[Opening Data to process section]

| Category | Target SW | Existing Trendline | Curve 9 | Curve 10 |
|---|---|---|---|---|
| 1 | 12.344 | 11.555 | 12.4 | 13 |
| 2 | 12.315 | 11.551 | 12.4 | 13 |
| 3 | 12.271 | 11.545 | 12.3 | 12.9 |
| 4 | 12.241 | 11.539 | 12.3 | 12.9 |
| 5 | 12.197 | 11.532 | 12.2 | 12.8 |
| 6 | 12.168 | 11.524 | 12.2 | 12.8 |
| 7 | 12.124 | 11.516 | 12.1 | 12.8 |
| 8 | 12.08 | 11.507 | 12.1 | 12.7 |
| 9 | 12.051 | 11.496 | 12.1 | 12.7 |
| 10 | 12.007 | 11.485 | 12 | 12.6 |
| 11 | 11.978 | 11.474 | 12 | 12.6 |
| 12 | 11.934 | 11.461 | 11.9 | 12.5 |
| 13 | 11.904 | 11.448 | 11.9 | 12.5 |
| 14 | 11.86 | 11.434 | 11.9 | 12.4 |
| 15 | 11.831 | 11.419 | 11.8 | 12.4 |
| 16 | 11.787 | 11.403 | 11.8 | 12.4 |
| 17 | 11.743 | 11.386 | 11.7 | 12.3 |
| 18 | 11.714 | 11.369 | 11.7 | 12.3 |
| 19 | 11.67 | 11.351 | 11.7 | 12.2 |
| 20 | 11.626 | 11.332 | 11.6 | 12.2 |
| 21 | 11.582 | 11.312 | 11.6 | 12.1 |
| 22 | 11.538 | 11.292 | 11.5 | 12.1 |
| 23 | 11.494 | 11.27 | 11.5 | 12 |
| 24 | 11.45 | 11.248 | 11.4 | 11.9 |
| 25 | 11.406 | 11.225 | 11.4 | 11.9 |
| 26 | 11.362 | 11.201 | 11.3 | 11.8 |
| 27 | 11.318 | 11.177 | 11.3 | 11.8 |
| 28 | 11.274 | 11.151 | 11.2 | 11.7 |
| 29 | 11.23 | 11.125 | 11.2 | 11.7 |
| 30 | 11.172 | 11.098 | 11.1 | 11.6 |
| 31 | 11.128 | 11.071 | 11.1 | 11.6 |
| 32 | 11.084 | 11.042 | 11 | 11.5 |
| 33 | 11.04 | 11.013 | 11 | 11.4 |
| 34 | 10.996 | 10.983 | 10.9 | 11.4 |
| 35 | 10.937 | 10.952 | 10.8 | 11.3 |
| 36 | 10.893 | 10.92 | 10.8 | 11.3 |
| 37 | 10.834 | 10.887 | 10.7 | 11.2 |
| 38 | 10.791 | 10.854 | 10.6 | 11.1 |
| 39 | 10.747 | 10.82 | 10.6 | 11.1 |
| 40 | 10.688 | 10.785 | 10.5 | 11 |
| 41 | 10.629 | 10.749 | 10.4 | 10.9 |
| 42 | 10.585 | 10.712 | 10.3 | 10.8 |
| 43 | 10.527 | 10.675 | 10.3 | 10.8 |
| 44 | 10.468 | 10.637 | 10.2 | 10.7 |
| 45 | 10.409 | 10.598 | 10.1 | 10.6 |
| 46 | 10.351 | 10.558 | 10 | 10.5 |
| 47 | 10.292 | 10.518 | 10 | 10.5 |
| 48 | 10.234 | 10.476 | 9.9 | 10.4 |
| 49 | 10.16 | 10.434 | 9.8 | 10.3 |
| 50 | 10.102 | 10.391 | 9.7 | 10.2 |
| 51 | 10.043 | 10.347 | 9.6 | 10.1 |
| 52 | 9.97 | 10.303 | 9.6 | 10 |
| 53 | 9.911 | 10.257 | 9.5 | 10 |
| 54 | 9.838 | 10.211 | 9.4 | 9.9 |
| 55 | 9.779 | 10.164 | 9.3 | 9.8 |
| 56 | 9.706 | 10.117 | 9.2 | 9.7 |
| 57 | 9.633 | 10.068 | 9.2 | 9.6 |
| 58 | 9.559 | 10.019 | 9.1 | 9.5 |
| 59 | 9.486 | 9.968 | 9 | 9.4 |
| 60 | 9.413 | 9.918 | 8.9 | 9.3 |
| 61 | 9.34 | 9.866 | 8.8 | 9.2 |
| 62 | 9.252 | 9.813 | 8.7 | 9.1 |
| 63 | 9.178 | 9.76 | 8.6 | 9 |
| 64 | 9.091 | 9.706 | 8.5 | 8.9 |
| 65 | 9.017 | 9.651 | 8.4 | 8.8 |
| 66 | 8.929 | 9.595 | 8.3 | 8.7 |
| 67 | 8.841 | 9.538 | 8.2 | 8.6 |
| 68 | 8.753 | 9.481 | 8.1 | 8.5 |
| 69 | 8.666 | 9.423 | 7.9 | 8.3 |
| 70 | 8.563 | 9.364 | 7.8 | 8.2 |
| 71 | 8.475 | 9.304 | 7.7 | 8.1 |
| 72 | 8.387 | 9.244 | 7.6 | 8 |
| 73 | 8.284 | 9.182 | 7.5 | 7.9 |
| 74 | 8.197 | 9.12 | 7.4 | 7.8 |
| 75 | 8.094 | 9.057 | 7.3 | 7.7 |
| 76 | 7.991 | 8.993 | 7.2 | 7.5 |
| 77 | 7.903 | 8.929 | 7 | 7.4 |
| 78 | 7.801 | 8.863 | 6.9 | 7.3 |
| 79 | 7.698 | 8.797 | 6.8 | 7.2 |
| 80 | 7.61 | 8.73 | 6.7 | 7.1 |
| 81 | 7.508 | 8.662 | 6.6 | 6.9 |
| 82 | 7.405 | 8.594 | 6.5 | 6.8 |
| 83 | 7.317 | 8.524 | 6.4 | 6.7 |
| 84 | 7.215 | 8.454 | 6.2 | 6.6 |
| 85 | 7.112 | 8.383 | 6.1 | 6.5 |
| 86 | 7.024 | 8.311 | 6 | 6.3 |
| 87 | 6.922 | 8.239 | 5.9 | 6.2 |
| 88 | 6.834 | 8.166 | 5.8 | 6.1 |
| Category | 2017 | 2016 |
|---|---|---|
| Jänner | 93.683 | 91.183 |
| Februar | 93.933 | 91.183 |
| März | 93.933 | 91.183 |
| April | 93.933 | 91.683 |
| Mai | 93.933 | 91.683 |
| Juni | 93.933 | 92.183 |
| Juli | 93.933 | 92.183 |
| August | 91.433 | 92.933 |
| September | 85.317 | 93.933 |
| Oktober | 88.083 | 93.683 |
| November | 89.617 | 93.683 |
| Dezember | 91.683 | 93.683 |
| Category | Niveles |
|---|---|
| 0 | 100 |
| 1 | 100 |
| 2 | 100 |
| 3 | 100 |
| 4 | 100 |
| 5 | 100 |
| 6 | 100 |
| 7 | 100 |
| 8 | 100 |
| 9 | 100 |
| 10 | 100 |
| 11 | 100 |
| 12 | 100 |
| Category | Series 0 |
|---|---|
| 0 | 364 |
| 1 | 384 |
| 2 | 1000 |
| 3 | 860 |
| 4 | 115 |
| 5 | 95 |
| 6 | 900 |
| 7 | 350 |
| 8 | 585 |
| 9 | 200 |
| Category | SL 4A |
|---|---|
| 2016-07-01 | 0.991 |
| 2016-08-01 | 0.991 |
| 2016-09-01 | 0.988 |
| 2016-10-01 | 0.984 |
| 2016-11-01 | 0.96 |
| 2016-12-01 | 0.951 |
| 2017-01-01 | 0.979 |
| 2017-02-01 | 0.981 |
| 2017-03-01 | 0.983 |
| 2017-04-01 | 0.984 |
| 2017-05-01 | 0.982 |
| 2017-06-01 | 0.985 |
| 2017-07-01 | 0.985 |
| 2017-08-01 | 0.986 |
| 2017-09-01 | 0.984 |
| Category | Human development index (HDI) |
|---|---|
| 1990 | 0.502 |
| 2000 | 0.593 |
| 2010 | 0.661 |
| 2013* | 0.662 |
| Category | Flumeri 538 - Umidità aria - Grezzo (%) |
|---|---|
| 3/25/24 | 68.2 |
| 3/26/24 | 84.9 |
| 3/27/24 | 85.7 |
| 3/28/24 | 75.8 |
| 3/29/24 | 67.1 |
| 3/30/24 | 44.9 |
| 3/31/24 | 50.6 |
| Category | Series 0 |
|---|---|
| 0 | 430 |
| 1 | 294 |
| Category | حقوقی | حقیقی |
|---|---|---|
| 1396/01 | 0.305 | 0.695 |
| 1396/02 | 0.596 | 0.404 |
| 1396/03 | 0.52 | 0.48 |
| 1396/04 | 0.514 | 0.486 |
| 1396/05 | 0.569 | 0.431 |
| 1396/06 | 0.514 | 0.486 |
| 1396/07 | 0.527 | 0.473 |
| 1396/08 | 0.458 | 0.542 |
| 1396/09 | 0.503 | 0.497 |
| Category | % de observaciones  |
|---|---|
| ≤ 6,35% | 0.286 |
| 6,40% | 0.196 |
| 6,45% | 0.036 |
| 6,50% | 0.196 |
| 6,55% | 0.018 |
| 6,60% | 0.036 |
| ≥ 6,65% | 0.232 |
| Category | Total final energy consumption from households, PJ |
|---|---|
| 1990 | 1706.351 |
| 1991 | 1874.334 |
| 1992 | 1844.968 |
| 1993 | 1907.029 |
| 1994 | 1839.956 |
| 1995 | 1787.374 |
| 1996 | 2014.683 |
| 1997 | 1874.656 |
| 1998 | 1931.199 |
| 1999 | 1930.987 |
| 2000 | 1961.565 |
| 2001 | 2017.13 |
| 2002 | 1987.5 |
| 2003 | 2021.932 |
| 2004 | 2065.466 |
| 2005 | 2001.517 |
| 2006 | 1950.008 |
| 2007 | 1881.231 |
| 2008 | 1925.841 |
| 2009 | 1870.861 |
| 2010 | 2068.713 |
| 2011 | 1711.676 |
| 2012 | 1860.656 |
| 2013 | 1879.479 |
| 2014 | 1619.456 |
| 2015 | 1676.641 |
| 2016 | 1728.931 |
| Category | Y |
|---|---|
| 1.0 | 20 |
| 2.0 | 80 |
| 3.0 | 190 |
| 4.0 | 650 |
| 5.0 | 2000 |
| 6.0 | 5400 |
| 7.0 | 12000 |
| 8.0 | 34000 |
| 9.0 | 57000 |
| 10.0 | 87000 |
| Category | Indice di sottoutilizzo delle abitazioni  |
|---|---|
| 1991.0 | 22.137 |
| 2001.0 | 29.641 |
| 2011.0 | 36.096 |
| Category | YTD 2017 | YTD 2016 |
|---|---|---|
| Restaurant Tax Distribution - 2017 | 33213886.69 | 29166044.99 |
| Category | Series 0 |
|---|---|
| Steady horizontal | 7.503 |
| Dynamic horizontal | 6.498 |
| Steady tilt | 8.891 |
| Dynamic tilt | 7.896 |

[Closing Data to process section]

Your objective: Give an exact copy of every line from the one holding "horizontal | 6.498 |" through the end of the records, both included, and no other lines.

Reply to the exercise:
| Dynamic horizontal | 6.498 |
| Steady tilt | 8.891 |
| Dynamic tilt | 7.896 |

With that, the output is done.